Longitude: -3.5564 / 3°33'23"W

OS Eastings: 290194.729243

OS Northings: 90761.784679

OS Grid: SX901907

Mapcode National: GBR P0.550H

Mapcode Global: FRA 37F6.Q9T

Entry Name: Ide Bridge

Scheduled Date: 26 October 1954

Last Amended: 24 April 2002

Source: Historic England

Source ID: 1020701

English Heritage Legacy ID: 34443

County: Devon

Electoral Ward/Division: Alphington

Built-Up Area: Exeter

Traditional County: Devon

Lieutenancy Area (Ceremonial County): Devon

Church of England Parish: Alphington St Michael and All Angels

Church of England Diocese: Exeter


The monument includes a three arched stone road bridge spanning the Alphin
Brook north of the village of Ide. A bridge certainly existed at this point
in the first half of the 13th century, but the earliest parts of the present
structure are considered to be no earlier than 17th century in date. The
bridge is formed by three segmental arches together with cutwaters on both
sides. On the downstream side the bridge has been widened by round arches
springing from the cutwaters. An inscribed stone built into the western
parapet reads: `This bridge was erected by Richard Brewer of ...? 1692'.
Vehicular access to the bridge is prevented by bollards at the northern end
and it is now used only by pedestrians crossing the nearby A30 to and from Ide
The modern road surface and the bollards at the northern end are excluded from
the scheduling, although the ground beneath them is included.

The site of the monument is shown on the attached map extract.
It includes a 2 metre boundary around the archaeological features,
considered to be essential for the monument's support and preservation.

Source: Historic England

Reasons for Scheduling

Multi-span bridges are structures of two or more arches supported on
piers.

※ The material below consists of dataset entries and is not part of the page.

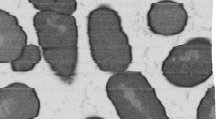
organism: B. subtilis
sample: Bacterial spore
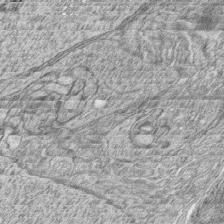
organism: Zebrafish
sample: synaptic ribbons in rod cells and cone cells

They were constructed throughout the medieval period for the use
of pedestrians and packhorse or vehicular traffic, crossing rivers or
streams, often replacing or supplementing earlier fords. During the early
medieval period timber was used, but from the 12th century stone (and
later brick) bridges became more common, with the piers sometimes
supported by a timber raft. Most stone or brick bridges were constructed
with pointed arches, although semicircular and segmental examples are also
known. A common medieval feature is the presence of stone ashlar ribs
underneath the arch. The bridge abutments and revetting of the river banks
also form part of the bridge. Where medieval bridges have been altered in
later centuries, original features are sometimes concealed behind later
stonework, including remains of earlier timber bridges. The roadway was
often originally cobbled or gravelled. The building and maintenance of
bridges was frequently carried out by the church and by guilds, although
landowners were also required to maintain bridges. From the mid-13th
century the right to collect tolls, known as pontage, was granted to many
bridges, usually for repairs; for this purpose many urban bridges had
houses or chapels on them, and some were fortified with a defensive
gateway. Medieval multi-span bridges must have been numerous throughout
England, but most have been rebuilt or replaced and less than 200 examples
are now known to survive. As a rare monument type largely unaltered,
surviving examples and examples that retain significant medieval and post-
medieval fabric are considered to be of national importance.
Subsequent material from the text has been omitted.